Dataset items

====

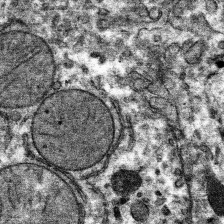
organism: Mouse
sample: Mouse hepatocytes
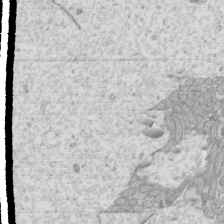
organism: Mouse
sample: Cilia; mouse epididymis
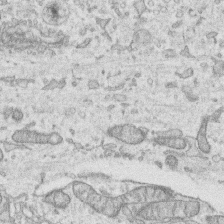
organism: Human
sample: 1205lu cells
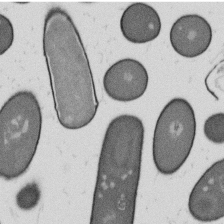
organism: B. subtilis
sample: Bacterial spore

====

DIRECTIONS FOR THIS TASK:
Copy the records exactly. Skip the pictures.

ANSWER SECTION:
organism: Mouse
sample: Mouse hepatocytes
organism: Mouse
sample: Cilia; mouse epididymis
organism: Human
sample: 1205lu cells
organism: B. subtilis
sample: Bacterial spore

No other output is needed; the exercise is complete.